● REQUIREMENT
Strip out all images, then restate the data verbatim.

● SUPPLIED DATA
+ + + + + + +

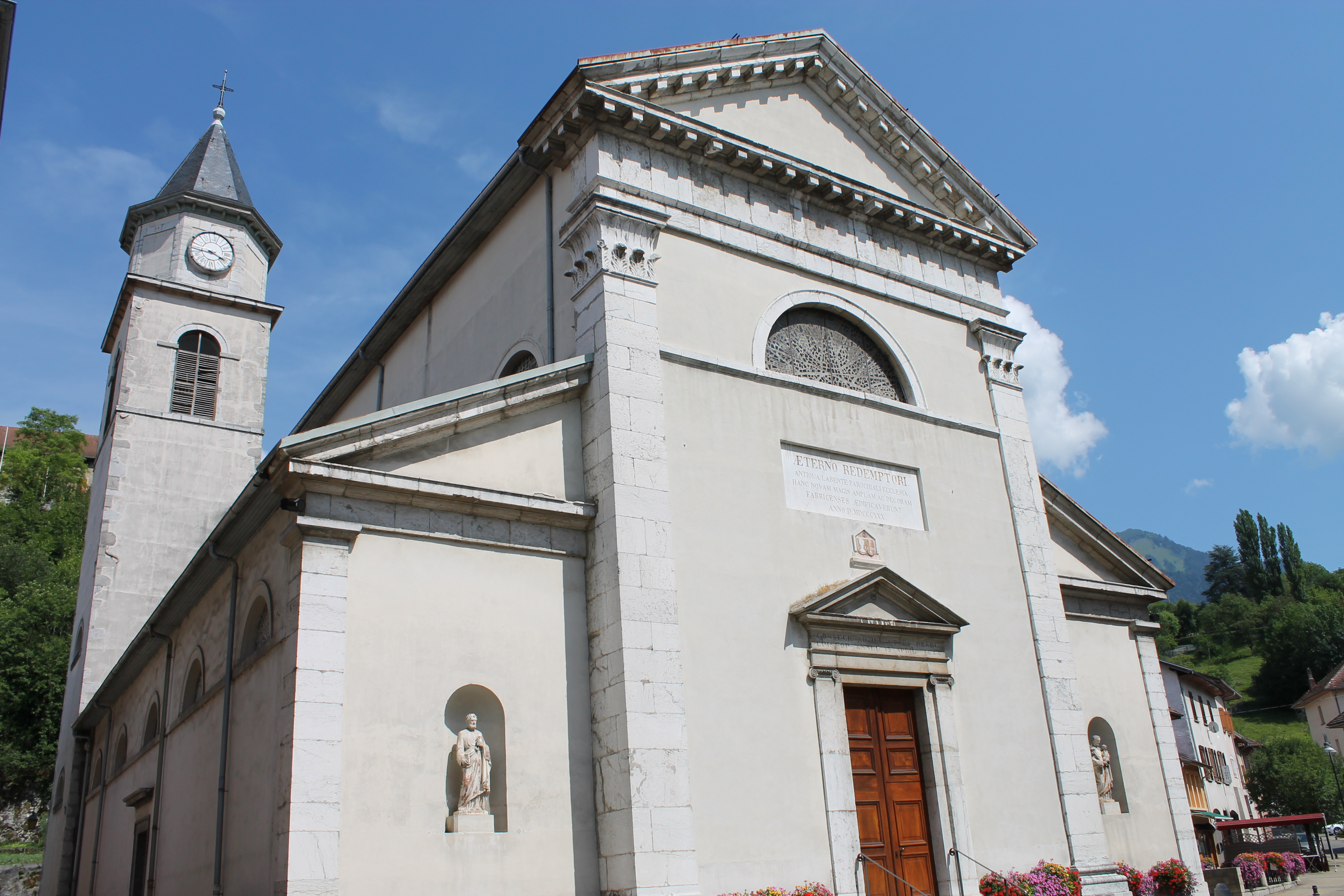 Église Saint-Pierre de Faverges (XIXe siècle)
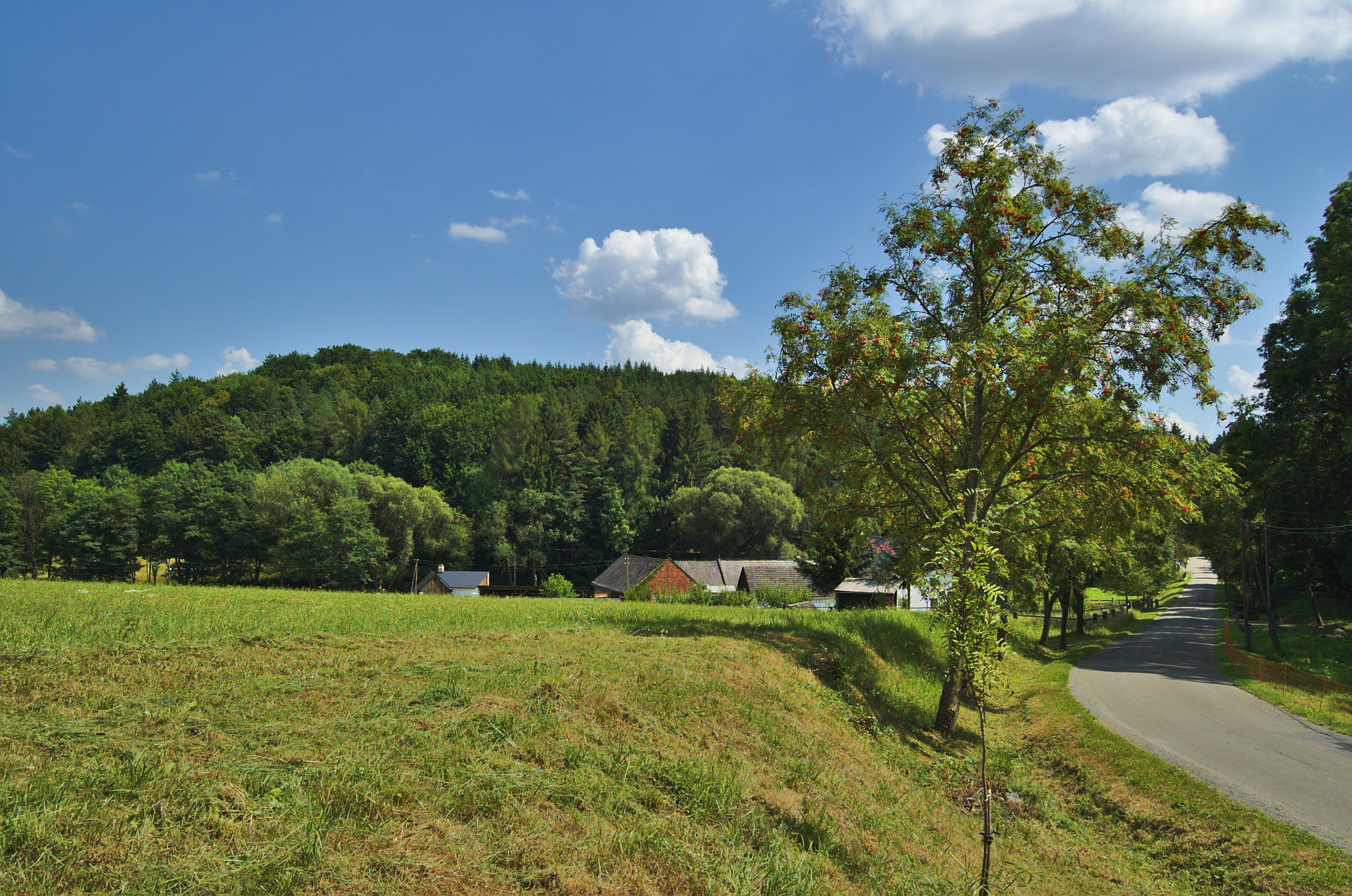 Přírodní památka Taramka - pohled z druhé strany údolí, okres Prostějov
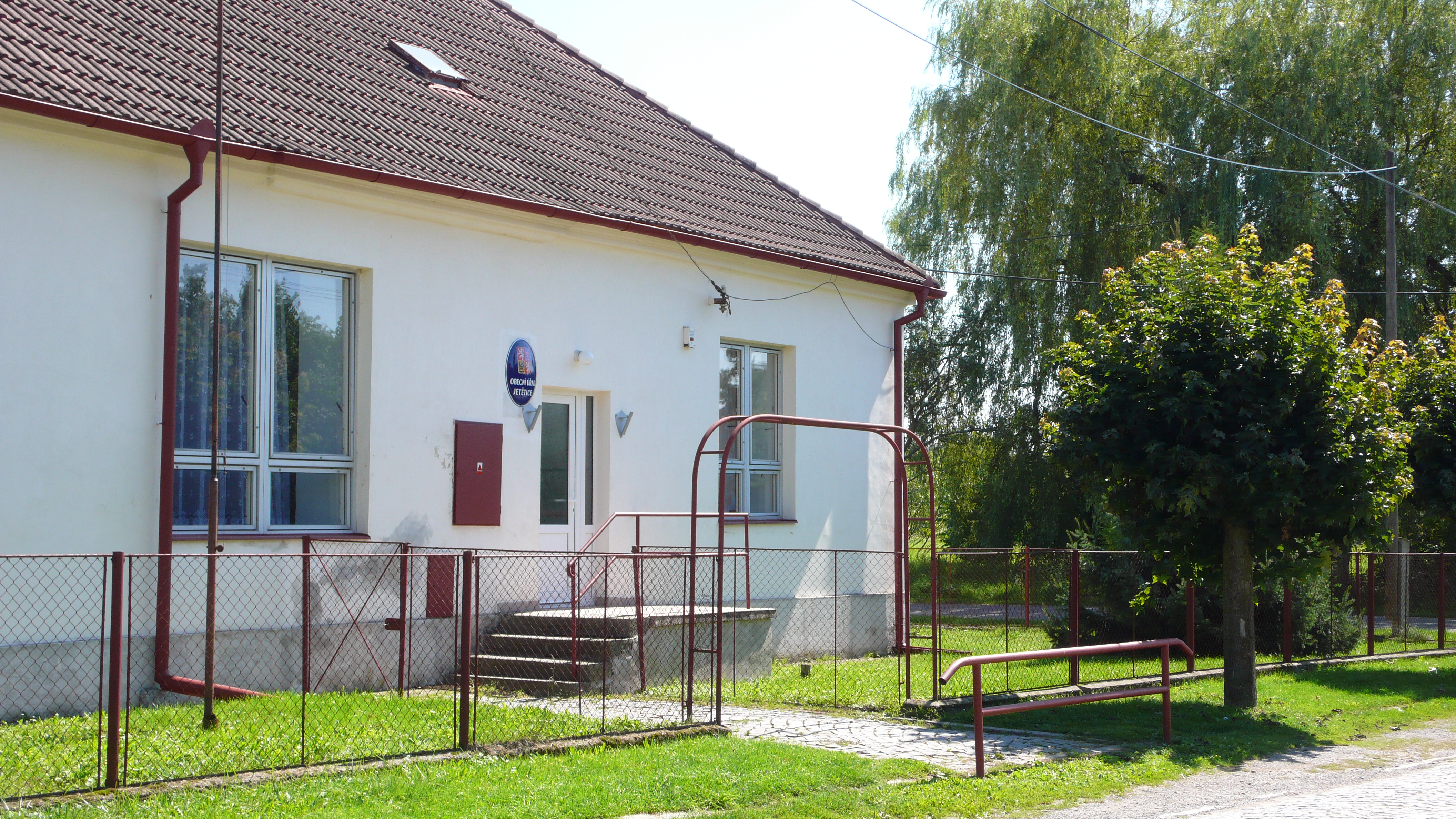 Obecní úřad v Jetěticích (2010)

+ + + + + + +

● TASK OUTPUT
 Église Saint-Pierre de Faverges (XIXe siècle)
 Přírodní památka Taramka - pohled z druhé strany údolí, okres Prostějov
 Obecní úřad v Jetěticích (2010)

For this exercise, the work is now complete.